The democratic system is supposedly the best system for giving power to the populace.

However, if the entire system is illegitimate, and no vote will change the system, there are people who believe action outside of civic participation is required.

People who take said action are called extremists.

It’s a negative connotation for most. Extremists are often seen as uncompromising and willing to resort to actions outside of the acceptable moral spectrum. There is hardly ever a time when the word is used in a positive manner.

The problem is that the biggest changes in history are often forged by extremists—individuals and groups who think that the system can only be shifted by drastic structural and cultural change.

This can be done with or without violence, but every extremist that strives to alter the course of their present situation must step on more than a few toes in order to achieve their goals.

Would it be wrong to characterize the founding fathers as extremist? They were well-read scholars who challenged the idea that, by merit of divine right, the King of England had total authority over American subjects.

They took a course of action that caused a revolution, and eventually led to the inception of our country, the United States of America.

If you use the technical term for extremist, these revolutionaries would fall exactly under that definition.

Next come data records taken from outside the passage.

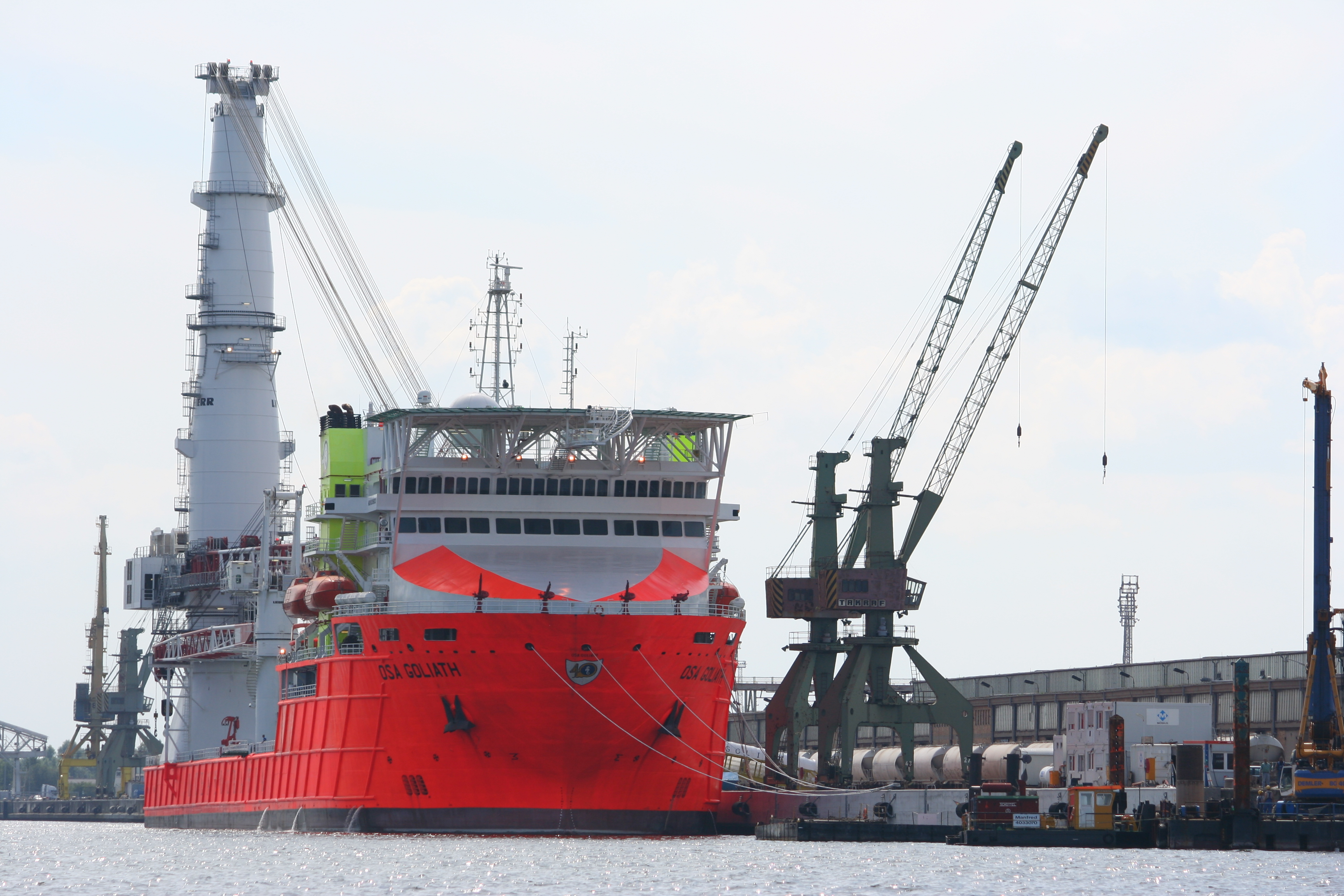 Hanse Sail 2009 - Rostock/Warnemünde - Osa Goliath bei Liebherr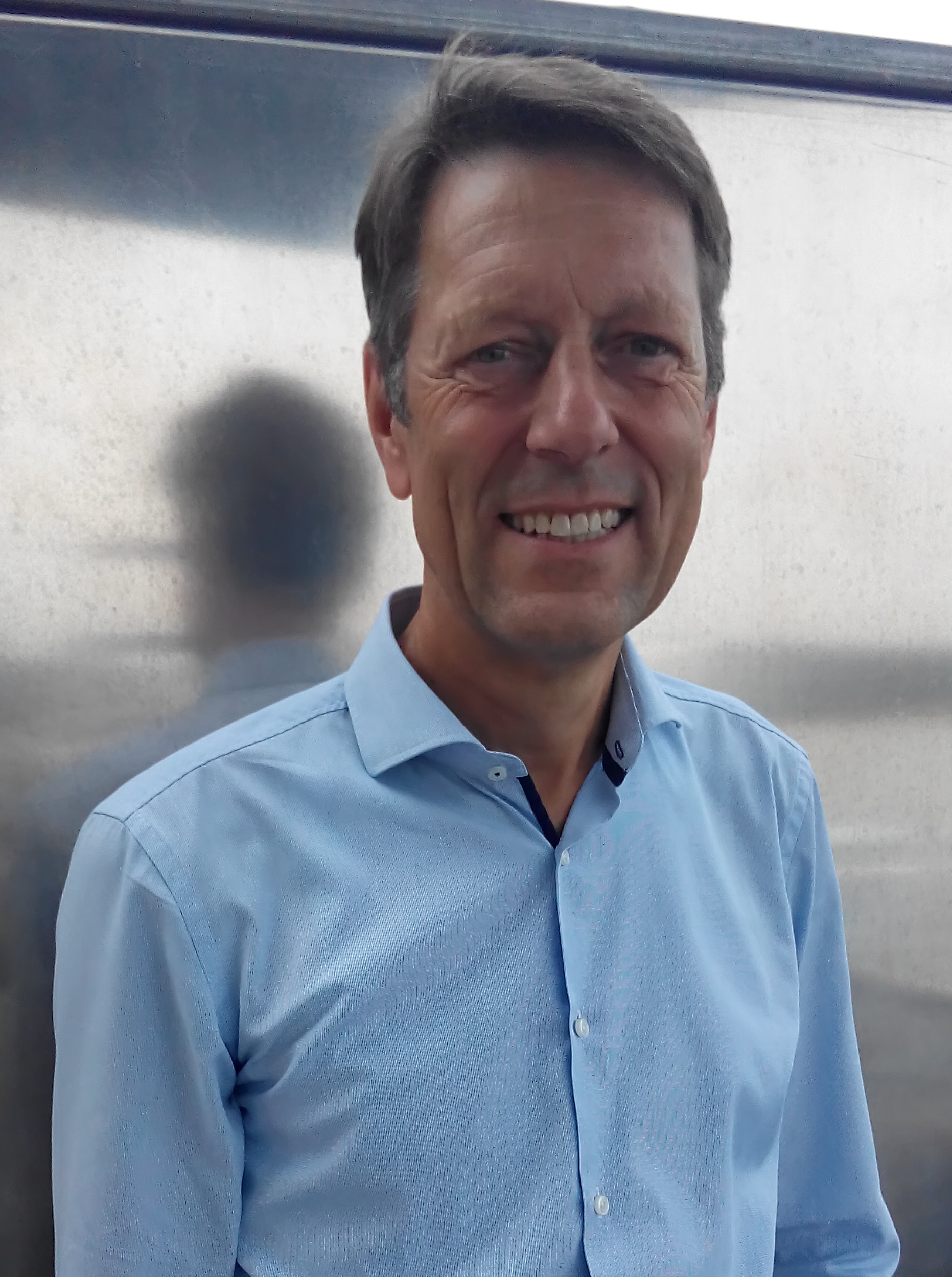 Portrait auf der MS Wissenschaft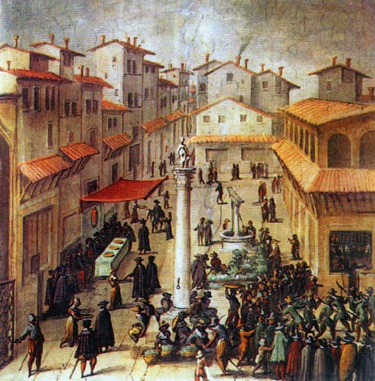 Al centro, la colonna (tuttora esistente), alla base della quale venivano eseguite le sentenze.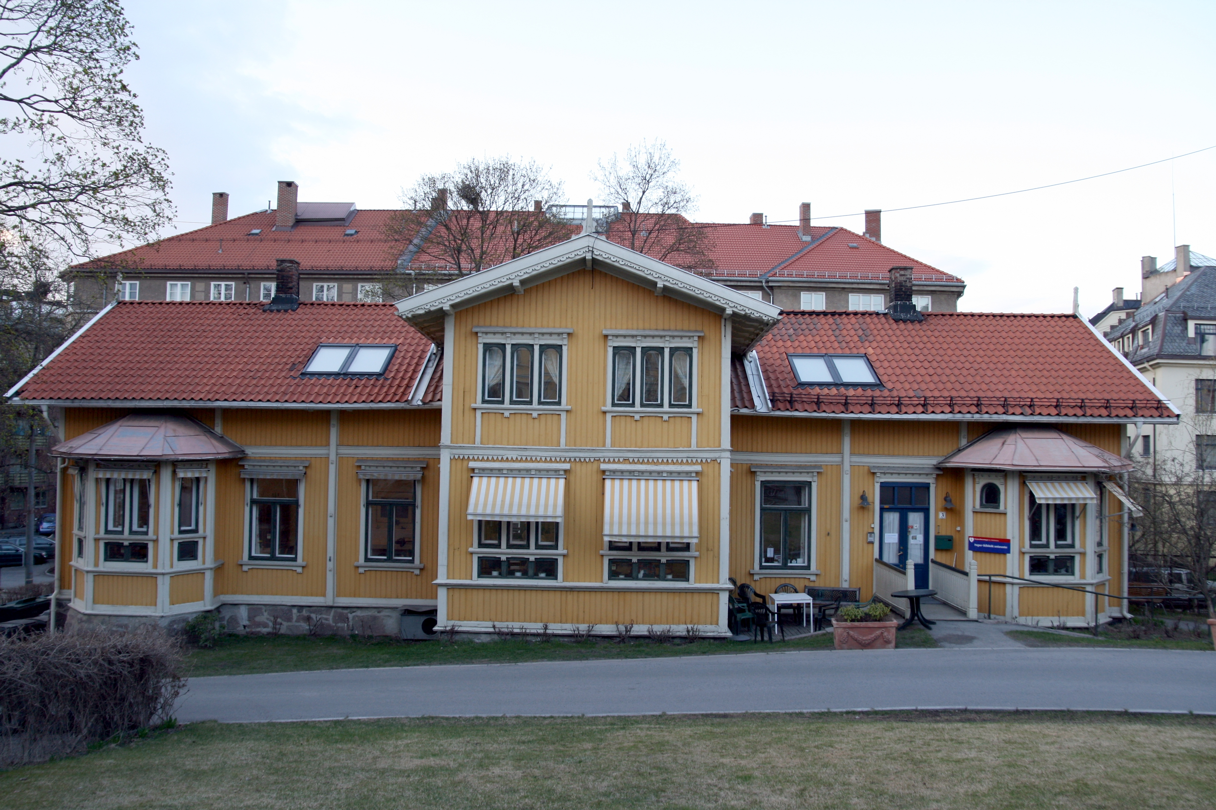 Sveitserhuset på Schafteløkken på Frogner i Oslo. Huset ble bygget på 1870-tallet, og har adresse Zahlkasserer Schafts plass 3.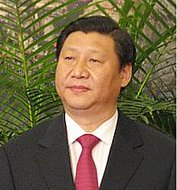 Xi Jinping 习近平

However, their reputation is now so profound that they’re thought of very highly in our nation, and sometimes even outside of it.

In fact, they are now seen as completely justified in their actions, and have given legitimacy to recent uprisings against monarchies and the eventual movement by countires toward democratic styles of government. Hardly what one would consider radical today.

The reputation they now have is that of wise and capable thinkers, certainly not as radicals. Yet, at the time, they were certainly considered extreme, as their ideas and actions took them to war with a powerful colonial empire.

In this case, their extreme actions were rewarded and their goals of sovereignty were reached.

We now have over 200 years of history that validate the actions taken by the founding fathers. Their extremist actions were completely justified given the circumstances. They saw an abuse of power and chose to put a stop to it.

There are many things I strongly, strongly believe in, but I don’t think I would characterize myself as an extremist. On the other hand, the founding fathers truly believed in what they were doing, and the actions they took were just a necessary step on the road to independence.

Radical action against a state must be conscious and thought through. A proper revolution (as oxymoronic as that sounds) is one that springs from principles, not rash action.

The implications and severity of your actions must also be considered—namely, whether actions that defy common morality, such as revolt or upheaval, are required.